Jeff, a reader of the blog, asks for comment on this blog post of his (link).
The highlight of the post is this chart, which shows an uneven distribution.
The message of the chart is that a large amount of donations (about 25%) came from the top 3 percent of donors. This is a long-tailed distribution, and quite typical of much data that have to do with financial matters. Thus, it is a general problem as many of us encounter this type of data.
One of the insights from Jeff's post is that with some tricks, one can generate a chart that looks like the above using Excel. This is pretty impressive, and he credits Peltier for the pointer.
Now, let's see if there are other ways to present this data. One issue I have with the chart is that the most important statistics are found in the text labels. These are of the form: "X% of customers contribute Y% of revenues". So, in effect, there are two relevant data series, one of the share of people and then the share of revenues.
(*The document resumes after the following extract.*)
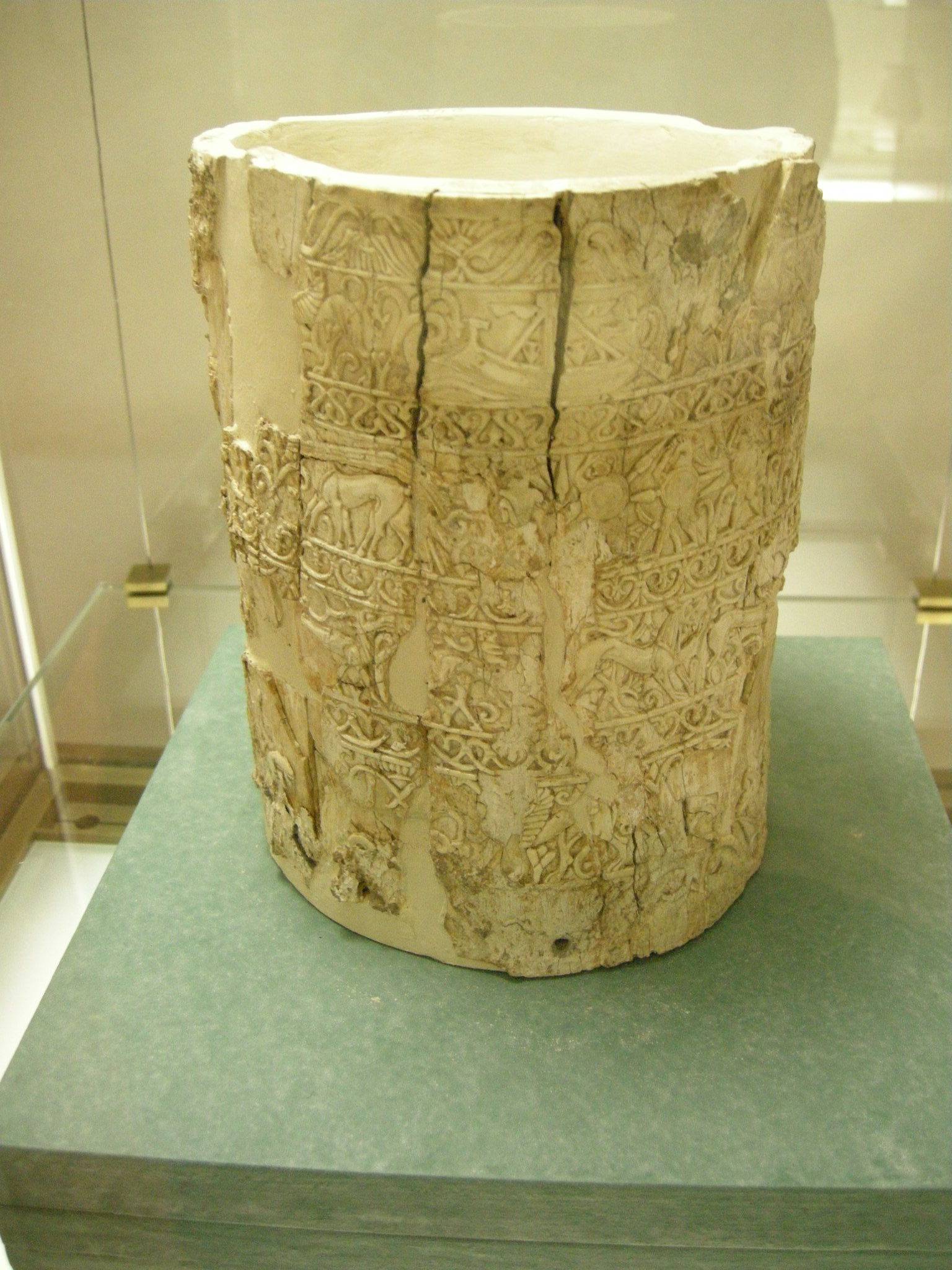 Museo archeologico di Firenze, pisside da Chiusi, terzo quarto del VII sec. a.c.

The following is a stacked column chart:
Here, the information is primarily encoded in the dotted guide lines between the two columns. It has the advantage of showing both the absolute share of people as well as of revenues, plus showing the uneven distribution between the two data series.
But it is also less fun to look at. The advantage of the original chart is that one can imagine that all the donors are being lined up along the horizontal axis from those who gave the least to those who gave the most. That's a pretty powerful mental picture. The weakness of the original is that few of us can mentally tally up the strangely shaped areas to learn the share of revenues.
The next version is a kind of profile chart:
I like this one because it places the two data series on equal footing, and allows for efficient comparison of the two sets of proportions. It also has the feature of showing all the shares, just like the stacked columns.
PS. Jeff has taken some of his readers' comments into account, and has evolved his original design to this one:
I can see these changes:
- customers ordered with the most important on the left and the least on the right. To me, a neutral change
- The vertical axis is labelled "subscription value" instead of "How much do we get for each subscription". This is a slight improvement, using fewer words to convey the same point.
- The breakpoints have been set differently to split the revenues into five so that each segment now accounts for exactly 20% of the revenues. I actually prefer the original segmentation -- that one visually picks out the breakpoints in the data, thus it is empirical rather than canonical. Look at the split between the gray and the yellow segments in the new chart. Does it make sense to split customers with the same subscription value into two groups?